In other words, if I get it right, it boils down to whether the probability of a deviation too big of any (for the almost sure convergence) or each individual (for the convergence in probability) of the members of the sequence starting at a sufficiently large $n$ will be small enough.
It's immediately obvious why almost sure convergence includes convergence in probability. But what is not obvious to me is why the converse isn't true: why each individual member of the sequence being unlikely to get far from the limiting random variable doesn't imply that any member (starting perhaps at a much further point) won't be far too?
I know some counter-examples of random variables converging in probability but not almost surely, but they don't really help to grok what exactly breaks when trying to make the above implication. So, perhaps this is more of real analysis or logical question.
Best Answer
Okay so $\Omega=[0,1]$ and our probability measure is just the Lebesgue measure on the interval. Consider $X_k=\mathbb{1}_{[0,\frac{1}{k}]}$ now these converge almost surely and in probability. As it converges pointwise except for the 0. And $P(\{0\})=0$. So let's make those a bit more clever.

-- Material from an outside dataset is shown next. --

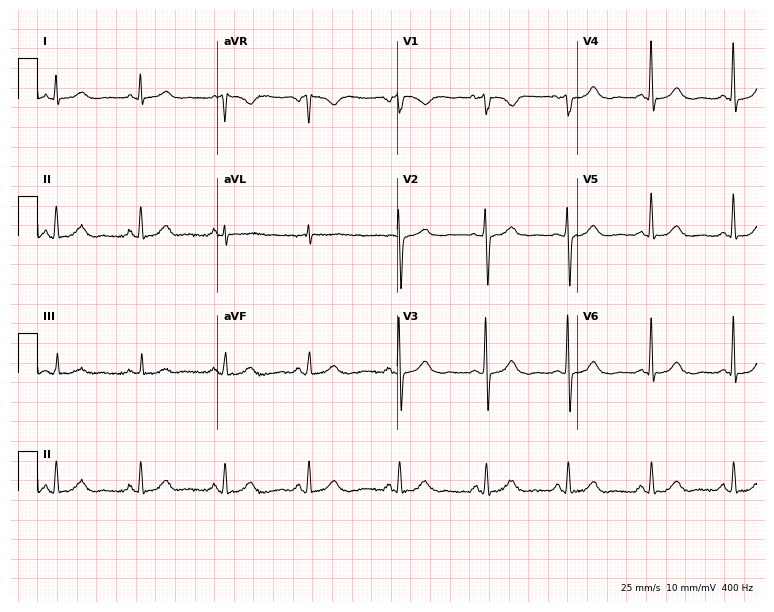
12-lead ECG from a female patient, 54 years old. No first-degree AV block, right bundle branch block, left bundle branch block, sinus bradycardia, atrial fibrillation or sinus tachycardia recorded for this tracing.

Now the issue is to write down a formula for this, but what happens if you move those intervals over the [0,1] interval before making them smaller? You could properly define this recursively. But it is probably easier to see from example:
$$1_{[0,1]},1_{[0,\frac12]},1_{[\frac12,1]},1_{[0,\frac13]},1_{[\frac23,\frac13]},...$$
Now the interval gets smaller or stays equal with every step. Which means that $\forall\varepsilon\ P(X_k>\varepsilon)$ converges to zero which is convergence in probability. But you can not find a zero set which is the only affected part. Because for every natural number you have a positive interval size which gets shifted over every part of the [0,1] intervall. Which means that actually the entire [0,1] intervall fulfills: $\exists m>k:X_m(x)>\varepsilon$ thus $P(\exists m>k:X_m>\varepsilon)=P([0,1])=1 \ \forall\varepsilon>0$
Note the difference between these two sets: $$\{x\in[0,1]:X_k(x)>\varepsilon\}$$ which is a smaller and smaller set for increasing k. And: $$\{x\in[0,1]:\exists m>k:X_m(x)>\varepsilon\} =[0,1]$$
Now there is actually a theorem which states that every sequence of random variables which converges in probability has a subsequence which converges almost surely. And you can easily construct such a sequence in our example. It is the sequence we started with.
So the difference is, that in one case you just say that the probability that it doesn't converge goes to zero. In the other case you can actually find a set which has probability zero, which is the only part in which it doesn't converge pointwise. This is a lot stronger, as the bad stuff is actually contained in a sense.